Why can’t we talk? It’s the interference

Why can’t we talk? It’s the interference

Under the current FCC requirement, public safety mobiles and portables used as close as 350 feet from a wireless base station antenna could lose communications
  • Written by Urgent Communications Administrator
  • 1st March 2001

Under the current FCC requirement, public safety mobiles and portables used as close as 350 feet from a wireless base station antenna could lose communications with the public safety system as much as 30% of the time.

See the towers on the ridge in the distance?

Notice the silhouette of the short wireless tower in the foreground?

To cover a large area, public safety radio communications systems use a limited number of base station antennas placed in locations with commanding views, such as tall towers, skyscrapers and ridges. Wireless telephone systems use base station antennas placed on short towers, rooftops and other locations with limited views, and they use a great number of them to cover a large area.

Therein lies a conflict.

Public safety radios used at a distance from their base station antennas have to be sensitive enough to pick up comparatively weak signals and selective enough to reject interference on nearby frequencies. As selective as some of these radios may be, they cannot reject unwanted signals that come in directly on public safety frequencies.
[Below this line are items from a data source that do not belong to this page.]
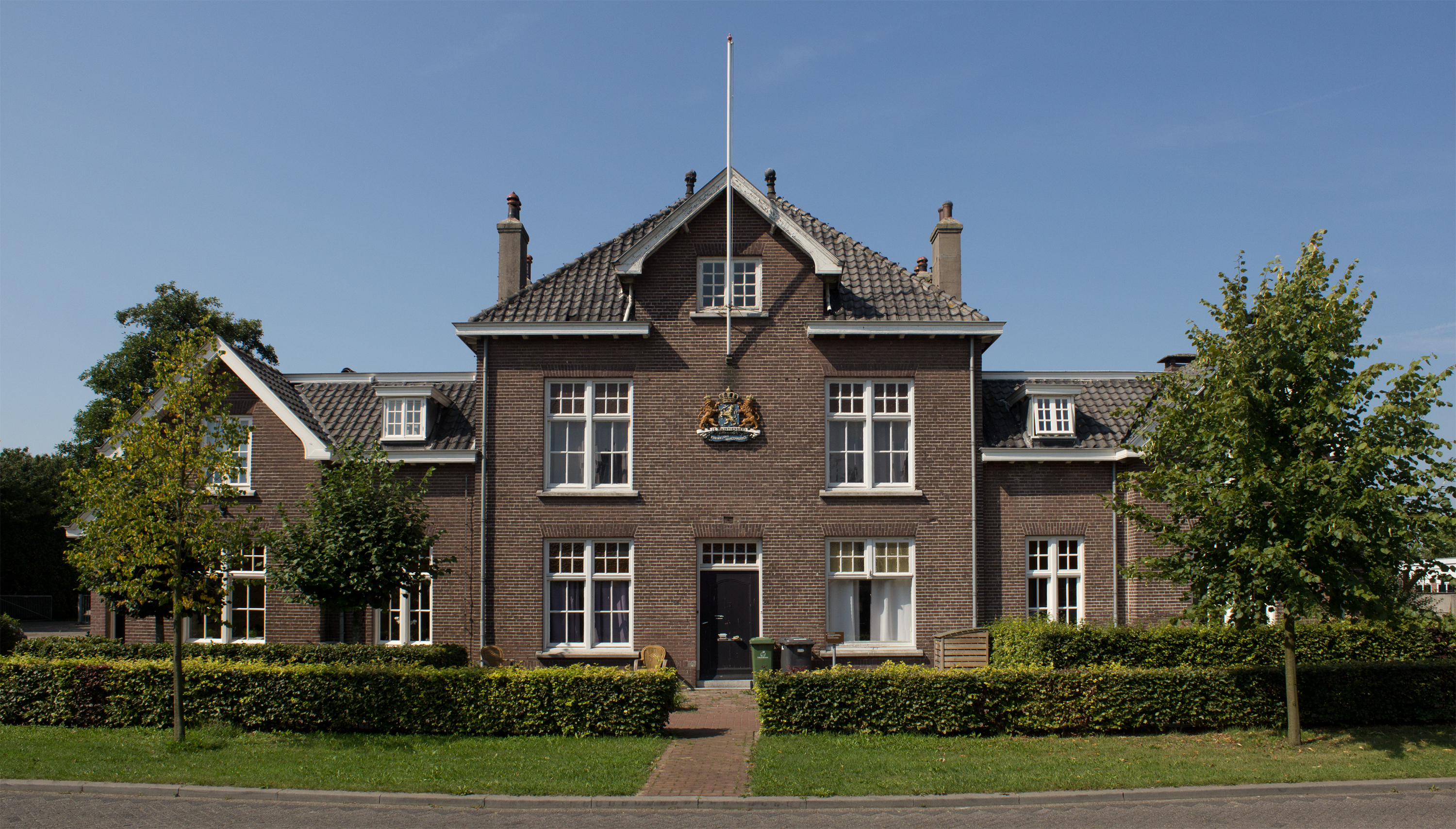 Marechausseekazerne te Alphen
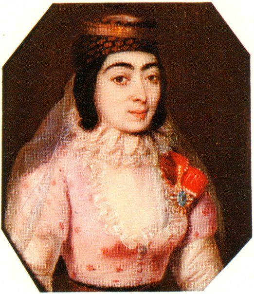 Грузинская царевна Елена Отаровна, ур. княжна Амилахвари (1783 – 1866), жена грузинского царевича Теймураза Георгиевича Багратиона-Грузинского (1782 – 1846).
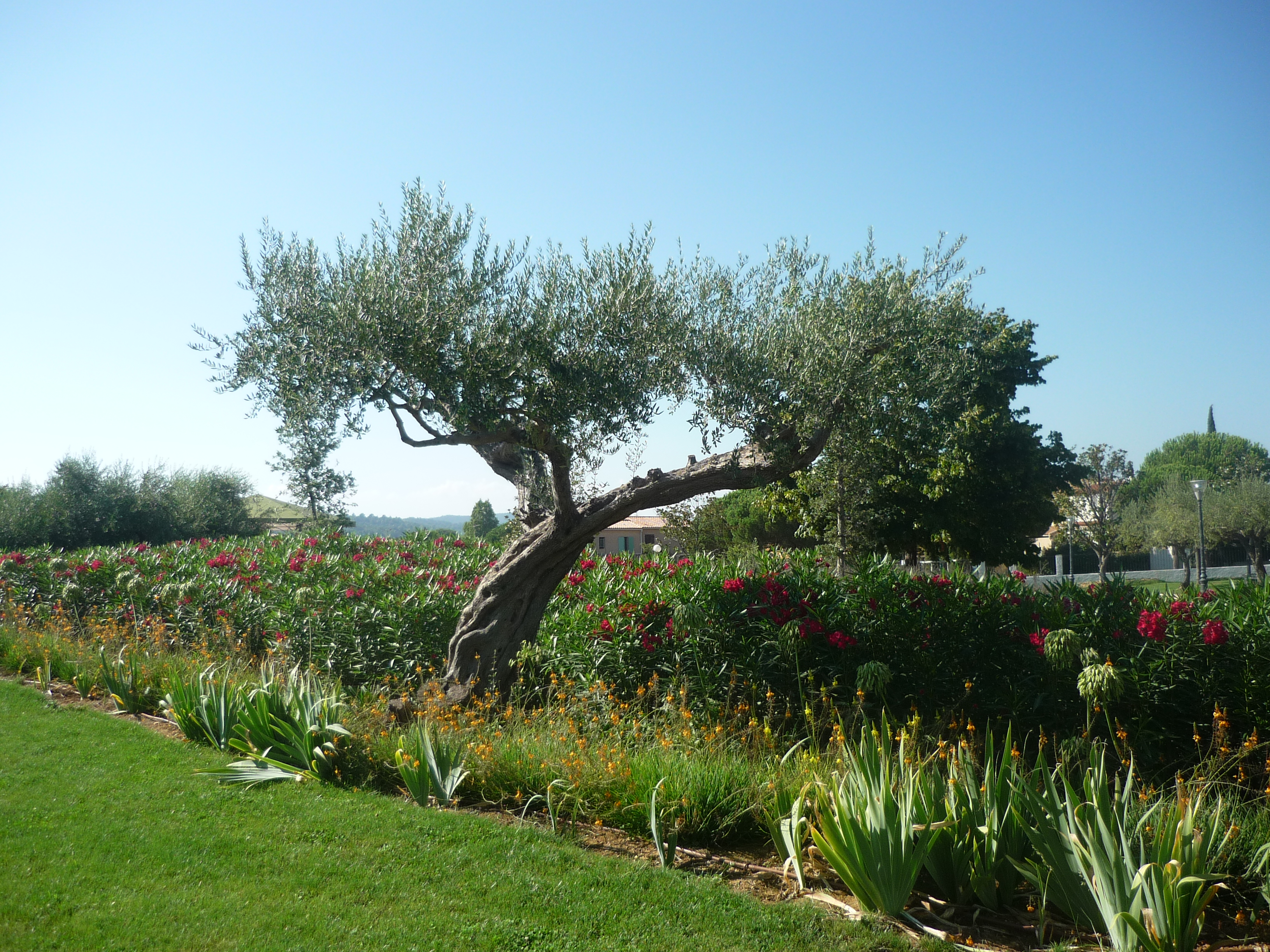 Vue du "Jardin des oliviers" à La Londe-les-Maures sur la Côte d'Azur.

Some wireless base station antennas emit radio signals directly on these public safety frequencies. Even though the signals may be small, when the public safety radios are used in close proximity to the wireless base station antennas and at a distance from their own base station antennas, the wireless signals block reception on the public safety radios.

The Phoenix Police Department is among those affected by interference from wireless base stations. The department’s mobile data terminals sometimes don’t work when they are close to wireless base station antennas.

Key problem areas include street intersections where officers often aid victims of vehicle collisions and where wireless carriers commonly place base station antennas to serve the driving public.

“When the mobile data terminals don’t work, the officers drive on, and when they can, they retry,” said Melvin G. Weimeister, police telecommunications superintendent for the department’s Computer Services Bureau. “The way we determine that they’re not working is by driving through an intersection and sending a message. If the terminals don’t receive an acknowledgement after making three tries automatically, it lets you know.”

Priority radio calls

The mobile data terminals carry the department’s “Priority Two” information about crime and accident victims and “Priority Three” information about crime history. The city’s antiquated voice radio system handles “Priority One” calls about crimes in progress.

“We’ll voice other calls, too, when it’s necessary to make other officers aware,” Weimeister said. “We make unit-specific calls on the mobile data terminals.”

The Phoenix voice radio system is unaffected by interference of the same kind because it uses a different frequency that is widely separated from those used by wireless base stations. In the face of the city’s growth, the voice system has enough additional problems and limitations to require replacement.

But the department can’t risk moving it to frequencies that might be plagued with wireless base station interference, even though other frequencies would allow an enormous expansion of capacity and features.

Many public safety agencies, including the Phoenix police department, have their eyes on frequencies in the ranges of 764MHz-776MHz and 794MHz-806MHz.

That plan fit fairly well with the federal government’s plans to assign nearby frequencies for more wireless services, as long as the wireless services would use the frequencies below 764MHz for transmitting and the frequencies below 794MHz for receiving. That’s an oversimplification. But basically, it’s a workable plan because it separates the wireless base station transmitting frequencies from the public safety base station receiving frequencies widely enough to allow the use of relatively inexpensive technology to control interference with a high expectation of success.

In a nasty turn of events for public safety agencies, the government changed its assignment plan for wireless services in a way that allows base station transmitters to use frequencies near those planned for receiving public safety radio signals. Public safety communications has been left with nowhere to run and nowhere to hide when it comes to avoiding wireless system interference in the new 700MHz band.

A solution does exist.

If wireless system base station transmitters were regulated to reduce the strength of signals they emit on the public safety radio frequencies to a sufficiently low level, they wouldn’t interfere. What’s required?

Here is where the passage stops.